Wednesday, July 14, 2021

Big Wheel

  

Wisconsin has an official domestic animal. Guess what? It's the dairy cow!

Of course, out there in cheese country, where milk is the official state beverage and cheese is the official dairy product, this stands to reason. But there is no official state cheese! That's not American at all! They are Bleu about that. I can't think of any more cheesy puns, and I don't want to look for one online; that would make me a cheddar.

Anyway, they make 3.4 billion pounds of cheese in Wisconsin every year, more than any other state. But none carries that coveted Official State Cheese sash.

Fear not! People in the state legislature are getting on the case. And a bipartisan bill has been introduced to deal with the matter. They don't want to String you along, but they do ask that if you like volone, you tell someone that you are Provolone.

There seems to be a gouda chance that gouda cheese will be the official cheese, but the legislators need to grill each other about the other choices.

Colby was created in the Central Wisconsin town of Colby in 1885. If you're having a Muenster of a time finding it, go to Wausau, then 40 miles west.

And they still make more mozzarella in Wisconsin, and Cheddar is second, and then some Italian type cheeses, but still, 45 million of those pounds shipped from Wisconsin are pounds of colby.

Do you like colby? It's sort of like cheddar, in the way that Ed Sheeran is like a singer, but not as good as some others. It's just a little sweeter than cheddar and the tangy Emmentaler.
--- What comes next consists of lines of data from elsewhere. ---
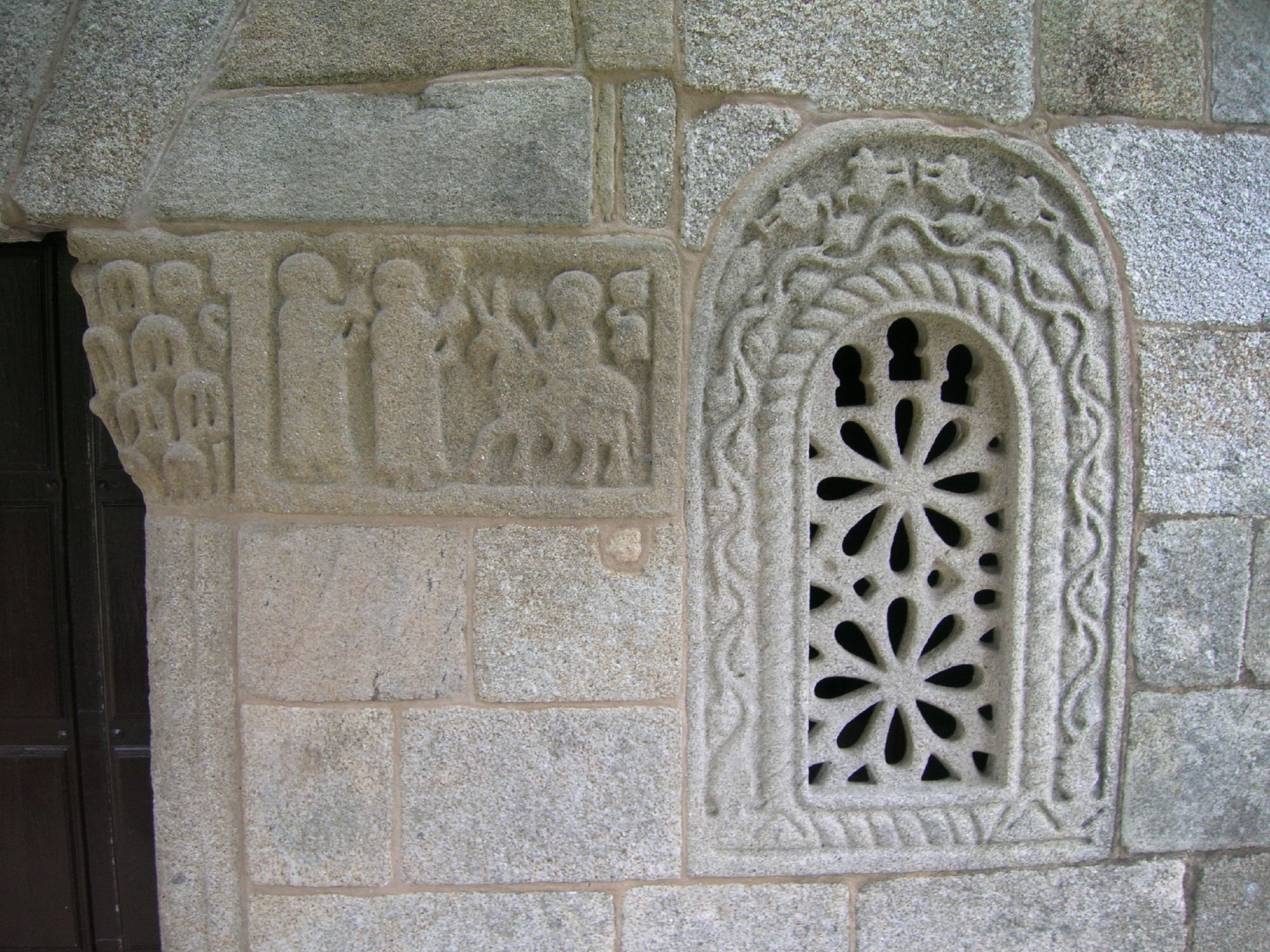 Detalle daw:gl:Capela de San Xés de Francelos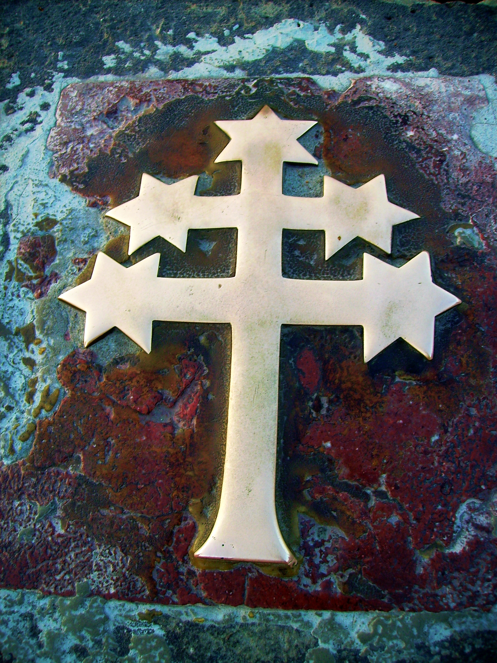 Stelle auf der Karlsbrücke, an der Johannes Nepomuk ertränkt wurde.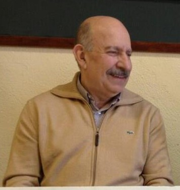 Josep Guia, històric dirigent del partit independentista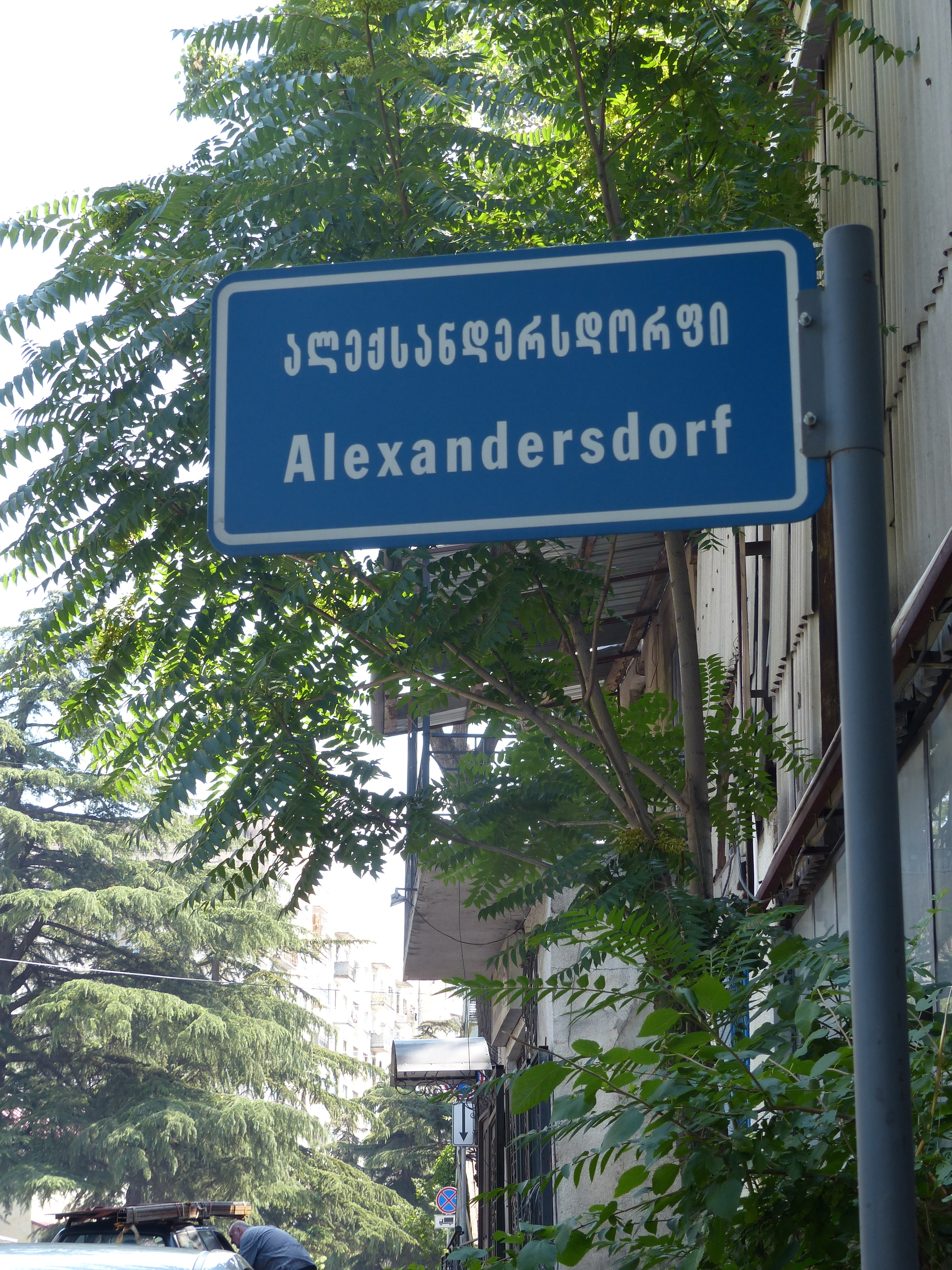 Neu angebrachter Hinweis in Tiflis auf den von Deutschen im 19. Jahrhundert gegründeten Stadtteil Alexandersdorf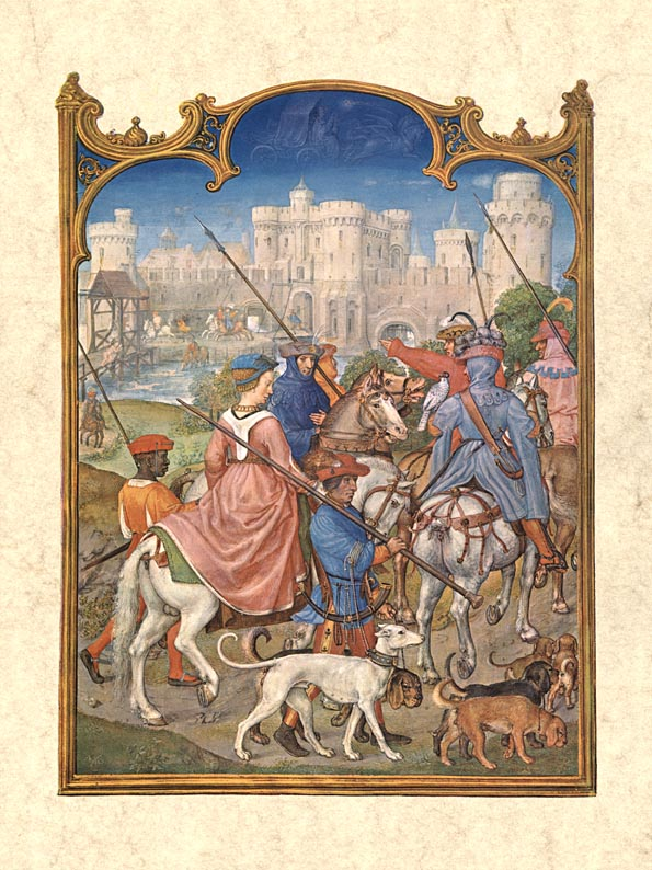 August, Brevarium Grimani, fol. 9v (Flemish)

But still, similar bills have come before the legislature, only to be shredded. Some said that naming one cheese as the official cheese would hurt sales of the others, as if I am going to stop buying cheddar cheese for my eggs.

In fact, that notion of choosing one above all really grates on Republican Rep. Rick Gundrum. "There is a wide variety of stores and shops in my district that have a wide variety of cheese that they sell. Cheese is very popular in the state of Wisconsin, as is sausage. I can’t get behind it.”

He means he can't get behind the bill, not a sausage.

No matter how you slice it, the legislators who support this bill say they will continue to whey the evidence.

“As Winston Churchill said, ‘Never give up, never give up, never give up.’ So I am not going to give up," said bill co-sponsor Sen. Kathy Bernier. "Wisconsin does cheese better than anybody else and Colby is the Wisconsin original that helped transform our state into America’s Dairyland.”

I don't know about you, but when I hear talk like that, I just melt. I camembert to think of Wisconsin, a state of which I am fondue, without an official cheese. Perhaps the proponents could get rich people like Ricotta Montalbán or Robert Kraft to help out.